- Also known as: Olive Mead Green
- Born: 1875 Cambridge, Massachusetts, United States
- Died: 1946 (aged 71) Cambridge, Massachusetts, United States
- Genres: Classical music
- Occupation: Musician
- Instrument: Violin
- Spouse: Merrill Holden Green

= Olive Mead =

American violinist (1874–1946)

Olive Mead (1874–1946) was an American classical violinist. She was a successful soloist and chamber player, performing with Amy Beach, among many others. She formed her own well-regarded string-quartet, the Olive Mead Quartet (1903–1917), which featured only women. Its members were Vera Fonaroff, Gladys North, and Lillian Littlehales. She was a student of Julius Eichberg and Franz Kneisel.

== Personal history ==
She was born in Cambridge, Massachusetts and began studying the violin at the age of 7. She began studies with Eichberg and Kneisel in 1888 and made her debut at Steinert Hall in Boston at the age of 20. She married New York realty professional Merrill Holden Green, who died in 1918. She died at her home in Cambridge in 1946 at the age of 71, survived by two of her three sons.

==Professional history==
At the age of 25, she made a European tour with Franz Kneisel and his wife, during which she had the opportunity to meet Johannes Brahms.

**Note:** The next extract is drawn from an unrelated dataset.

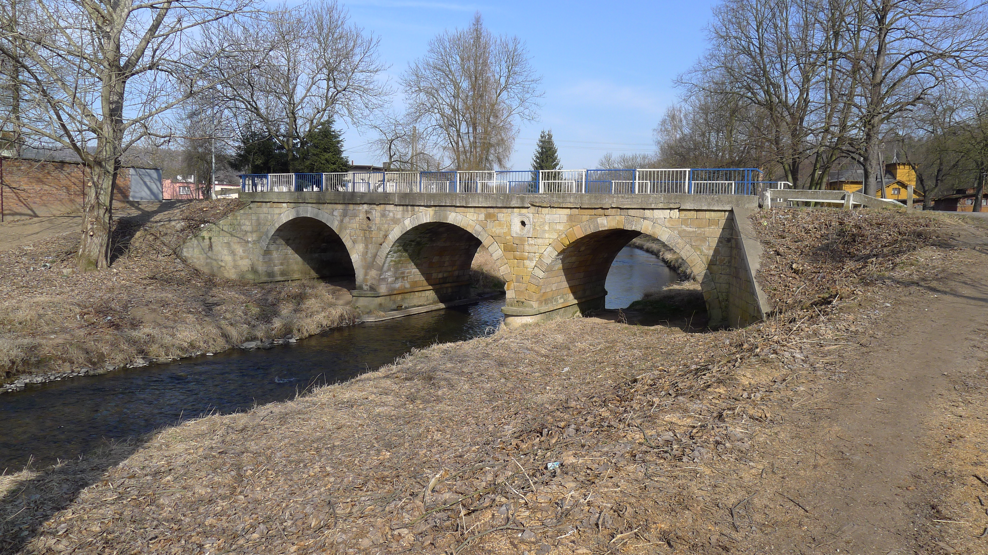 Jerzmanice-Zdrój - most na Kaczawie
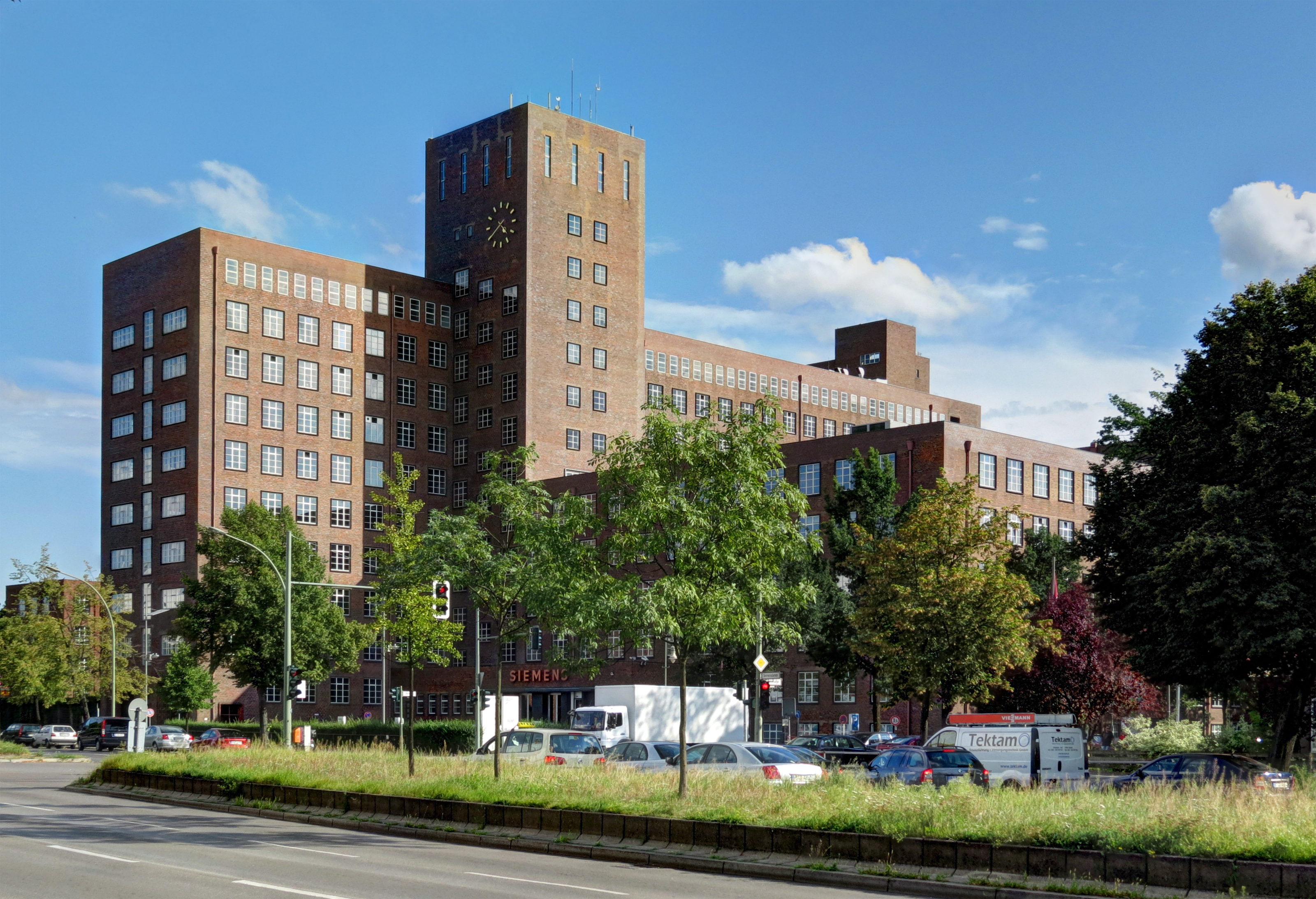 Wernerwerk-Hochhaus, Siemensdamm

In 1898 she became a soloist for the Boston Symphony Orchestra, and in later years for the Chicago Symphony Orchestra. She also played at diplomatic receptions in London as well as gatherings hosted by Sir Lawrence Alma-Tadema. Her performance at the Salle Erard in London in June 1900 was noted as being "immensely intelligent". In 1910, the Olive Mead Quartet played a benefit for the Graduate Nurses Association at the Columbia Theater in Washington, D.C.